Entretien avec Amélie de Miribel, Chef du service des Affaires Européennes et des Relations Internationales, jeudi 29 septembre 2011

 

Amélie de Miribel

 Partir à l’étranger pendant les études ; et pourquoi pas toi ?

Nous arrivons au début du mois d’octobre, et en ces temps de rentrée universitaire, il nous a semblé utile de vous faire quelques petits rappels sur les nombreuses opportunités de mobilité étudiante proposées par votre université.  Alors, maintenant que vous n’avez plus de soucis avec votre emploi du temps, que vous savez quand auront lieu vos cours de guitare et quel jour vous garderez le fils de la voisine, pourquoi ne pas en profiter pour préparer un départ à l’étranger pour l’année prochaine ?

Afin de vous éclairer davantage sur cette question,  nous nous sommes entretenus avec Amélie de Miribel, chef du service des Affaires Européennes et des Relations Internationales, dans son bureau situé rue de l’Ecole de Médecine. 

La mobilité étudiante, en quoi ça consiste ?

Les étudiants de Paris Descartes ont la possibilité de suivre un programme d’échange, de recherche, ou un stage à l’étranger (voire même plusieurs !) durant leurs études universitaires, à partir de la troisième année –sauf pour les étudiants en IUT qui peuvent bénéficier d’un départ anticipé en deuxième année.

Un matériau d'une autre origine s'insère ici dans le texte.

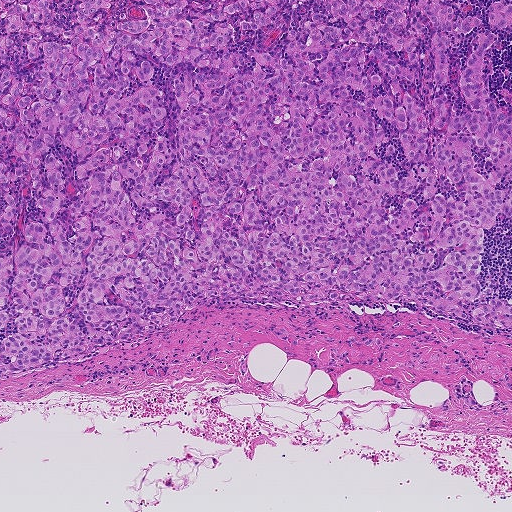
Lymph node section stained with H&E, from a whole-slide image of a breast-cancer sentinel node. Magnification about 5×, about 0.93 mm across the frame, about 1.8 µm per pixel.
Question: Does this lymph node field contain metastatic tumour?
Answer: Yes.
Tumour region outline (a closed clockwise path, crop pixels): (0, 0), (408, 0), (412, 15), (441, 0), (453, 21), (481, 20), (448, 35), (452, 116), (489, 5), (511, 4), (482, 65), (511, 117), (511, 218), (484, 230), (480, 295), (463, 301), (474, 308), (511, 302), (511, 326), (214, 297), (29, 371), (0, 355).
One more small tumour piece is annotated here but not outlined.
The annotated tumour makes up about 60% of the crop.
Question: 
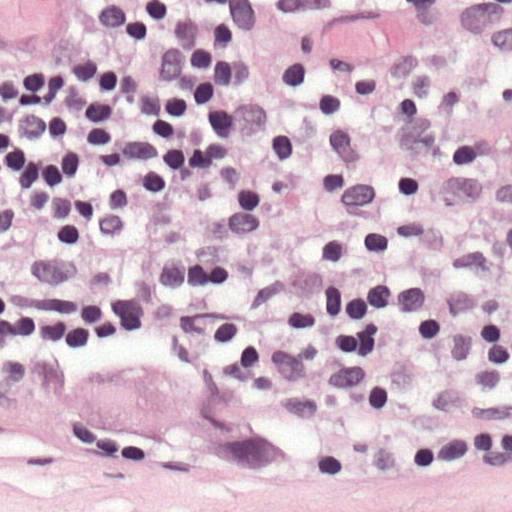
About what magnification does this crop show?

Choices:
 (A) about 2.5×
 (B) about 10×
 (C) about 40×
 (D) about 5×
 (E) about 20×

Answer: (C) about 40×
H&E-stained section of a sentinel lymph node (breast cancer), from a whole-slide image, viewed at about 40×: the field is about 0.12 mm across, about 0.24 µm per pixel.
Tumour region outline (a closed clockwise path, crop pixels): (31, 349), (62, 355), (69, 384), (105, 366), (155, 363), (206, 373), (251, 399), (287, 442), (281, 473), (215, 466), (78, 421), (24, 393).
The annotated tumour makes up about 5% of the crop.
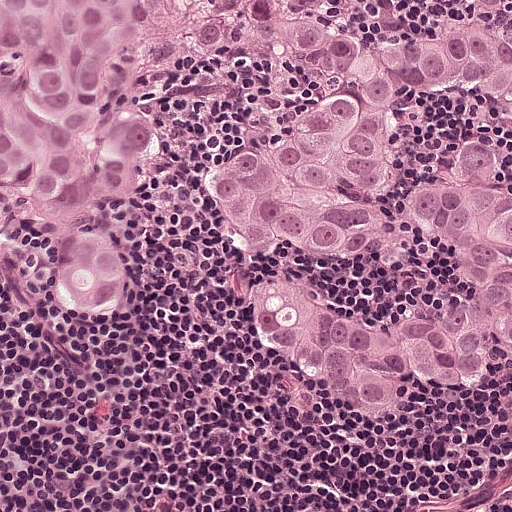
H&E-stained section of a sentinel lymph node (breast cancer), from a whole-slide image, viewed at about 20×: the field is about 0.25 mm across, about 0.49 µm per pixel.
Question: Does this lymph node field contain metastatic tumour?
Answer: Yes.
Tumour region outline (a closed clockwise path, crop pixels): (0, 0), (511, 0), (511, 112), (408, 126), (419, 174), (489, 129), (505, 150), (496, 387), (367, 418), (261, 337), (278, 284), (416, 325), (468, 298), (439, 240), (311, 253), (225, 214), (225, 154), (312, 98), (267, 53), (170, 90), (167, 181), (123, 223), (144, 317), (3, 266).
About 50% of the image area is annotated as tumour.

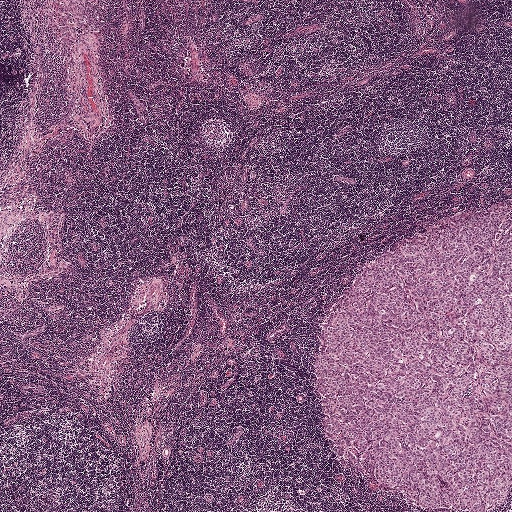
A 2.0-mm field of an H&E-stained sentinel lymph node from a breast-cancer patient (whole-slide image), shown at about 2.5×, about 3.9 µm per pixel.
Question: Does this lymph node field contain metastatic tumour?
Answer: Yes.
Tumour region outline (a closed clockwise path, crop pixels): (511, 199), (511, 497), (498, 511), (418, 508), (342, 463), (325, 438), (315, 332), (358, 269), (435, 219).
About 20% of the image area is annotated as tumour.

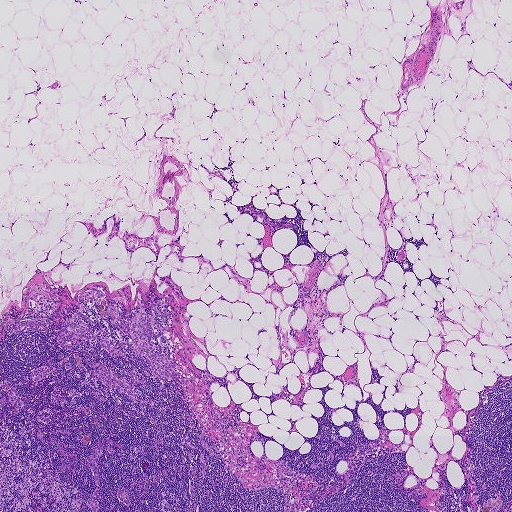
A 1.9-mm field of an H&E-stained sentinel lymph node from a breast-cancer patient (whole-slide image), shown at about 2.5×, about 3.6 µm per pixel.
Question: Does this lymph node field contain metastatic tumour?
Answer: Yes.
The eight largest tumour regions' boundaries, simplified and listed clockwise, largest first: region 1: (141, 310), (151, 311), (156, 322), (162, 327), (166, 328), (165, 332), (158, 329), (153, 329), (151, 342), (161, 345), (161, 353), (174, 363), (176, 376), (169, 381), (161, 380), (153, 376), (150, 362), (132, 354), (129, 338), (113, 326), (113, 320), (118, 318), (126, 320), (133, 319); region 2: (104, 362), (107, 367), (114, 369), (114, 374), (118, 379), (125, 378), (130, 383), (133, 382), (131, 376), (123, 372), (134, 373), (138, 382), (132, 386), (138, 387), (136, 390), (141, 392), (133, 396), (137, 402), (132, 404), (130, 398), (124, 394), (115, 389), (109, 391), (99, 379), (96, 380), (95, 376), (92, 377), (91, 373), (94, 363), (96, 365); region 3: (76, 314), (77, 326), (86, 326), (92, 331), (94, 337), (90, 339), (78, 338), (70, 348), (63, 346), (54, 339), (57, 331); region 4: (101, 443), (102, 455), (99, 457), (96, 466), (99, 476), (97, 485), (99, 494), (97, 500), (99, 506), (99, 509), (94, 511), (91, 510), (86, 502), (96, 488), (93, 473), (88, 464), (87, 458), (92, 454), (96, 445); region 5: (33, 320), (39, 322), (43, 320), (45, 322), (46, 328), (46, 330), (40, 331), (33, 330), (29, 327), (19, 333), (15, 333), (14, 328), (17, 324), (23, 322); region 6: (106, 332), (108, 335), (109, 339), (111, 340), (110, 343), (111, 346), (114, 346), (117, 347), (119, 349), (124, 353), (126, 355), (126, 357), (125, 357), (122, 357), (119, 356), (114, 356), (111, 355), (107, 352), (98, 343), (98, 342), (105, 338), (106, 335), (105, 333); region 7: (40, 366), (49, 366), (51, 366), (55, 368), (50, 373), (46, 375), (38, 380), (36, 380), (32, 378), (30, 376), (32, 372); region 8: (4, 381), (17, 391), (18, 396), (14, 404), (12, 404), (8, 398), (8, 391), (3, 390), (0, 382).
One more, smaller tumour region is not outlined.
Under 5% of this field is tumour.

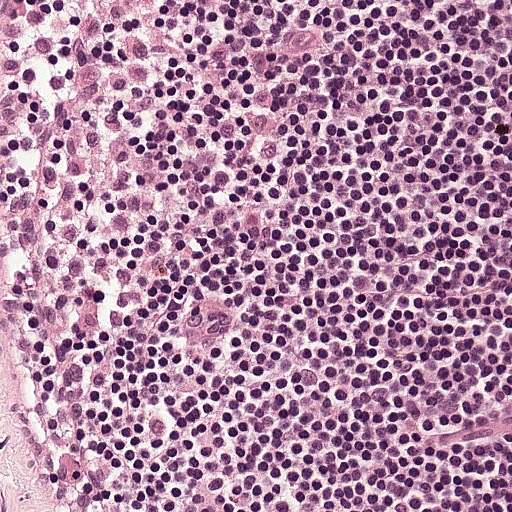
A 0.25-mm field of an H&E-stained sentinel lymph node from a breast-cancer patient (whole-slide image), shown at about 20×, about 0.49 µm per pixel.
Question: Does this lymph node field contain metastatic tumour?
Answer: No, this field holds no outlined metastasis.
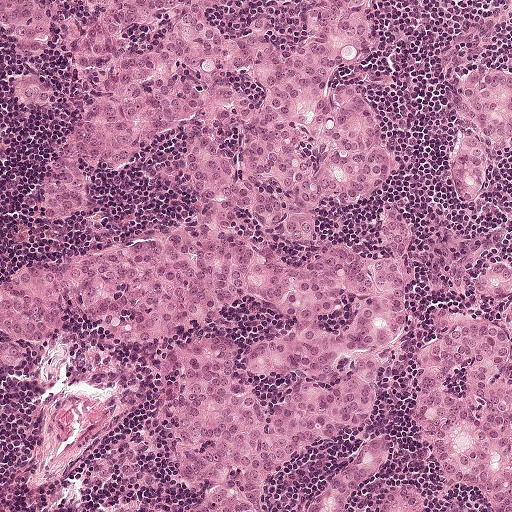
H&E-stained section of a sentinel lymph node (breast cancer), from a whole-slide image, viewed at about 10×: the field is about 0.5 mm across, about 0.97 µm per pixel.
Boundaries of six metastatic tumour regions, simplified and listed clockwise, largest first: region 1: (0, 0), (91, 26), (74, 0), (378, 0), (335, 85), (363, 84), (387, 113), (394, 173), (310, 226), (367, 254), (386, 206), (413, 234), (412, 308), (361, 422), (277, 465), (264, 511), (191, 511), (160, 370), (195, 332), (226, 338), (266, 410), (298, 378), (243, 361), (292, 334), (281, 314), (234, 300), (137, 346), (63, 311), (0, 377), (0, 280), (122, 248), (190, 198), (174, 133), (100, 171), (66, 220), (33, 215), (82, 98), (44, 58), (52, 99), (11, 100); region 2: (500, 229), (507, 243), (486, 264), (511, 264), (511, 511), (488, 511), (477, 493), (442, 487), (432, 455), (411, 432), (411, 359), (430, 335), (430, 306), (472, 317), (504, 314), (470, 287), (466, 299), (431, 290), (423, 265), (430, 236); region 3: (459, 56), (472, 56), (510, 69), (511, 143), (481, 162), (488, 168), (486, 179), (479, 197), (473, 205), (469, 205), (458, 199), (447, 178), (454, 115), (449, 114), (444, 102), (445, 72); region 4: (380, 432), (396, 432), (400, 442), (400, 458), (391, 469), (373, 478), (361, 491), (353, 494), (347, 501), (344, 510), (296, 511), (310, 501), (323, 478), (326, 478), (330, 469), (347, 451); region 5: (404, 484), (410, 484), (421, 494), (427, 502), (428, 511), (373, 511), (377, 502), (384, 495), (384, 492); region 6: (504, 0), (511, 0), (511, 15), (510, 14), (508, 8).
One more small tumour piece is annotated here but not outlined.
Tumour covers about 65% of the frame.
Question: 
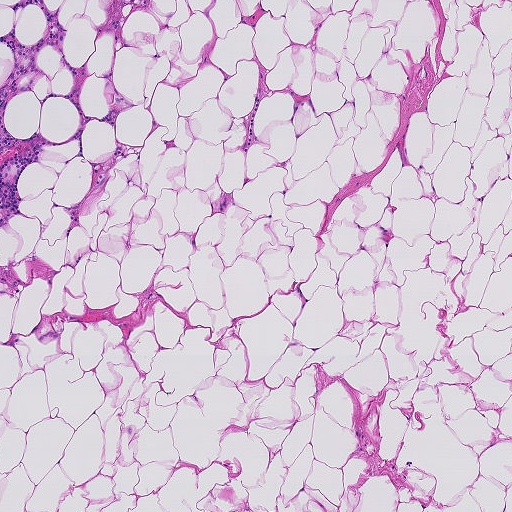
About what magnification does this crop show?

Choices:
 (A) about 10×
 (B) about 40×
 (C) about 20×
 (D) about 5×
 (E) about 2.5×

Answer: (D) about 5×
A 0.93-mm field of an H&E-stained sentinel lymph node from a breast-cancer patient (whole-slide image), shown at about 5×, about 1.8 µm per pixel.
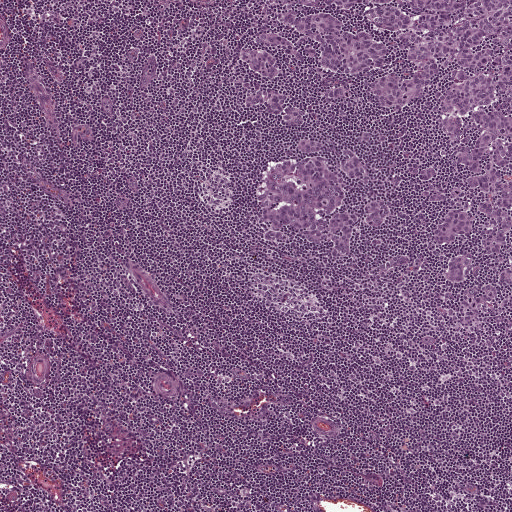
A 1-mm field of an H&E-stained sentinel lymph node from a breast-cancer patient (whole-slide image), shown at about 5×, about 1.9 µm per pixel.
One metastatic tumour region; its boundary, reduced to 40 corners and listed clockwise: (511, 0), (511, 303), (494, 316), (456, 322), (462, 303), (437, 295), (451, 255), (437, 245), (411, 275), (377, 273), (434, 236), (444, 214), (414, 188), (392, 196), (386, 228), (354, 230), (338, 264), (259, 236), (256, 185), (298, 138), (331, 134), (380, 181), (446, 152), (417, 105), (356, 147), (380, 105), (359, 80), (351, 103), (328, 101), (321, 63), (288, 58), (275, 80), (313, 122), (280, 128), (246, 108), (274, 82), (235, 54), (266, 30), (286, 36), (284, 2).
About 20% of this field is tumour.
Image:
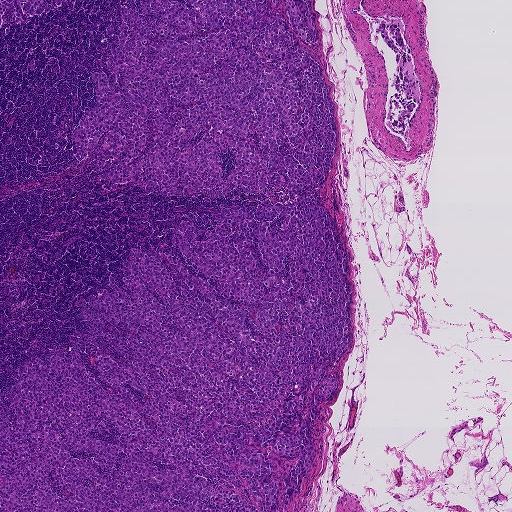
H&E-stained section of a sentinel lymph node (breast cancer), from a whole-slide image, viewed at about 2.5×: the field is about 1.9 mm across, about 3.6 µm per pixel.
Question:
Where is the metastatic tumour in this field? Give each region's outline as (x, y) pixel points.
Answer:
Boundaries of three metastatic tumour regions, simplified and listed clockwise, largest first: region 1: (120, 7), (316, 13), (353, 303), (312, 468), (285, 505), (298, 456), (258, 450), (278, 511), (0, 511), (0, 400), (79, 339), (114, 393), (95, 354), (131, 363), (80, 315), (110, 276), (128, 294), (134, 248), (189, 289), (164, 252), (219, 282), (182, 221), (249, 209), (253, 228), (289, 234), (285, 214), (256, 213), (296, 200), (282, 178), (164, 196), (105, 177), (106, 132), (75, 157); region 2: (396, 21), (403, 51), (410, 49), (411, 59), (402, 74), (408, 70), (411, 84), (418, 82), (410, 88), (416, 102), (403, 122), (406, 135), (393, 132), (390, 125), (396, 130), (401, 127), (392, 126), (389, 119), (393, 112), (391, 122), (397, 119), (398, 111), (403, 110), (399, 102), (400, 109), (388, 106), (390, 96), (396, 101), (393, 94), (399, 93), (394, 86), (402, 57), (397, 63), (400, 53), (378, 33), (381, 23); region 3: (0, 0), (50, 0), (47, 6), (50, 6), (50, 9), (48, 11), (26, 16), (16, 4), (24, 21), (19, 24), (11, 19), (12, 12), (7, 6), (1, 16), (1, 25).
Two more small tumour pieces are annotated here but not outlined.
About 45% of the image area is annotated as tumour.
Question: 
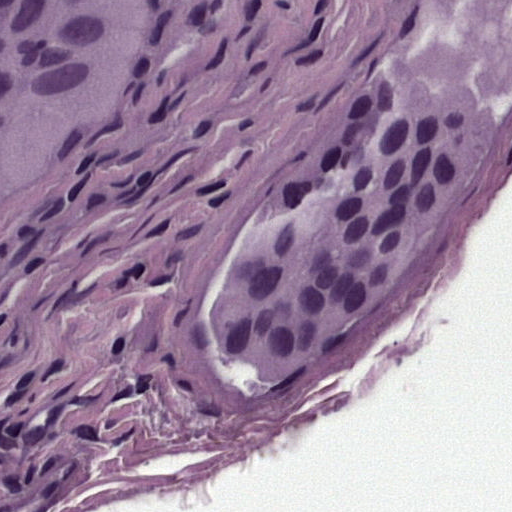
At roughly what magnification is this field shown?

Choices:
 (A) about 20×
 (B) about 10×
 (C) about 5×
 (D) about 40×
 (E) about 2.5×

Answer: (D) about 40×
Lymph node section stained with H&E, from a whole-slide image of a breast-cancer sentinel node. Magnification about 40×, about 0.12 mm across the frame, about 0.24 µm per pixel.
Boundaries of two metastatic tumour regions, simplified and listed clockwise, largest first: region 1: (419, 64), (490, 80), (501, 134), (369, 347), (320, 387), (232, 405), (198, 365), (194, 321), (233, 205), (327, 121), (361, 74); region 2: (0, 0), (158, 0), (136, 52), (90, 119), (0, 222).
About 30% of the image area is annotated as tumour.
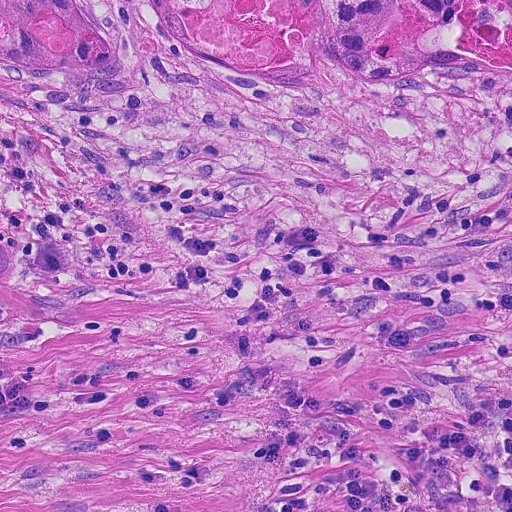
H&E-stained section of a sentinel lymph node (breast cancer), from a whole-slide image, viewed at about 20×: the field is about 0.23 mm across, about 0.45 µm per pixel.
Tumour region outline (a closed clockwise path, crop pixels): (0, 0), (511, 0), (511, 73), (451, 72), (354, 88), (332, 68), (288, 88), (239, 89), (148, 56), (110, 88), (0, 87).
The annotated tumour makes up about 15% of the crop.
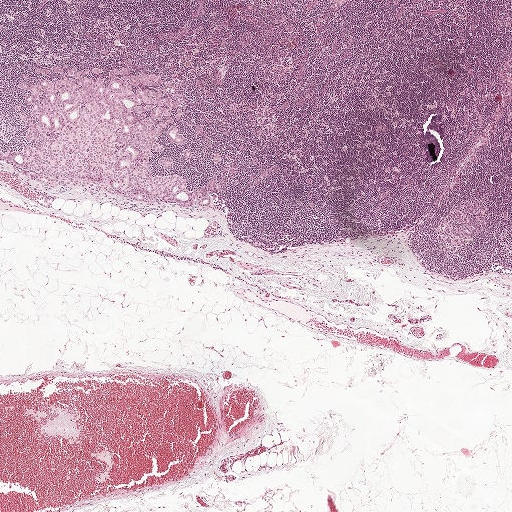
Lymph node section stained with H&E, from a whole-slide image of a breast-cancer sentinel node. Magnification about 2.5×, about 2.0 mm across the frame, about 3.9 µm per pixel.
Boundaries of two metastatic tumour regions, simplified and listed clockwise, largest first: region 1: (128, 67), (158, 75), (184, 114), (177, 127), (187, 145), (168, 140), (165, 127), (151, 173), (179, 174), (193, 190), (213, 171), (219, 185), (210, 207), (178, 208), (84, 186), (46, 188), (0, 158), (25, 151), (15, 109), (28, 107), (17, 86), (35, 83), (35, 68); region 2: (165, 156), (170, 157), (172, 160), (173, 168), (172, 170), (165, 170), (158, 164), (159, 158).
Tumour covers about 5% of the frame.
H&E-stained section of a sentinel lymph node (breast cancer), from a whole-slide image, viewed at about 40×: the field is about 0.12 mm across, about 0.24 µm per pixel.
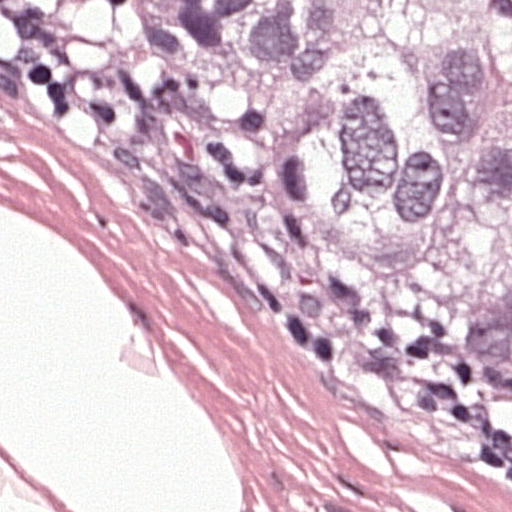
The outlined metastatic tumour's edge, as a closed clockwise path of 6 points: (77, 0), (511, 0), (511, 366), (331, 284), (209, 207), (104, 112).
About 40% of this field is tumour.
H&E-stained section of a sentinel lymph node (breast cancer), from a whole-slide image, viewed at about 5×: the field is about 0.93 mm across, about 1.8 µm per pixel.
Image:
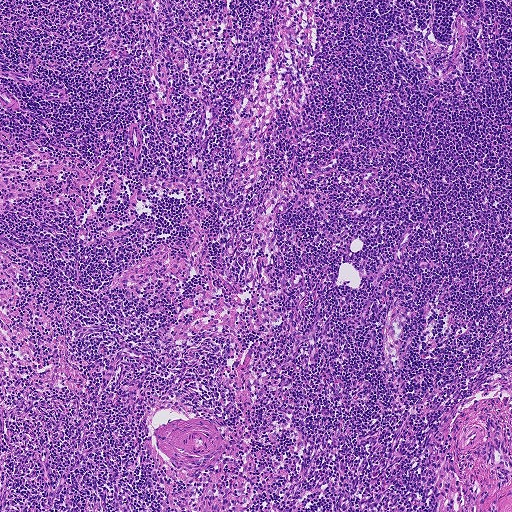
Question:
Does this lymph node field contain metastatic tumour?
Answer:
No: no metastatic tumour is outlined anywhere in this field.
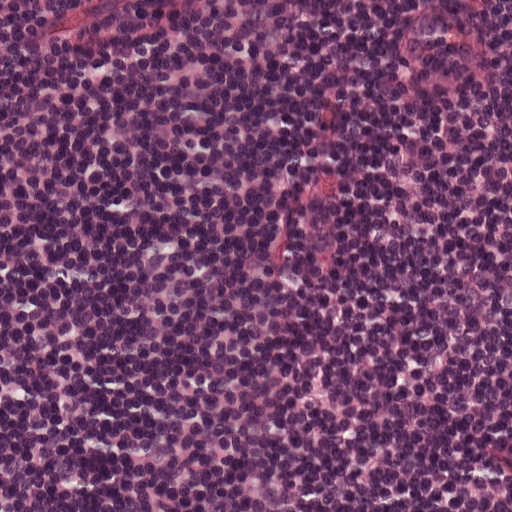
A 0.25-mm field of an H&E-stained sentinel lymph node from a breast-cancer patient (whole-slide image), shown at about 20×, about 0.49 µm per pixel.
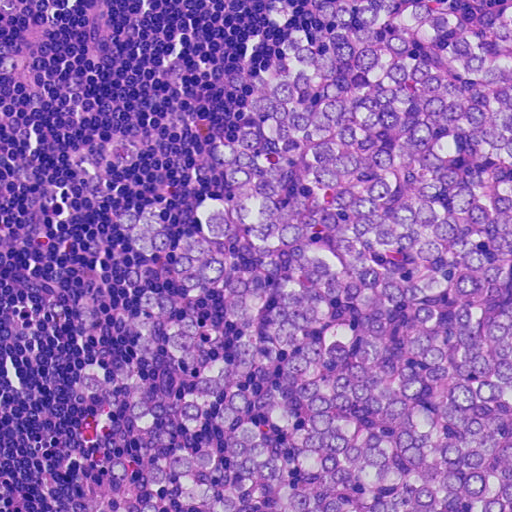
H&E-stained section of a sentinel lymph node (breast cancer), from a whole-slide image, viewed at about 20×: the field is about 0.23 mm across, about 0.45 µm per pixel.
Tumour region outline (a closed clockwise path, crop pixels): (330, 0), (436, 0), (493, 19), (511, 6), (511, 511), (127, 511), (110, 476), (159, 452), (152, 424), (95, 404), (74, 372), (142, 346), (146, 288), (166, 293), (173, 260), (146, 258), (115, 218), (156, 202), (175, 234), (201, 228), (226, 194), (206, 141), (234, 137), (254, 85).
Tumour covers about 65% of the frame.

En effet, grâce aux quelques 300 accords européens et internationaux qu’a l’université avec ses partenaires, les étudiants de chaque faculté bénéficient de programmes d’échange qui sont en accord avec leurs cursus universitaire. Le semestre ou l’année passé(e) dans une université étrangère sera validé(e) dans le cadre du diplôme préparé à Paris Descartes (Amélie de Miribel vous rappelle également que certains cursus proposent l’obtention d’un double diplôme ou d’un diplôme conjoint). Parmi les destinations possibles ? Allemagne, Espagne, Pays-Bas, Italie, pays anglophones, Canada ou encore Brésil, Chine (pour la recherche en particulier)… alors, tenté(e) ?

Partir à l’étranger, je veux bien, mais cela a un coût !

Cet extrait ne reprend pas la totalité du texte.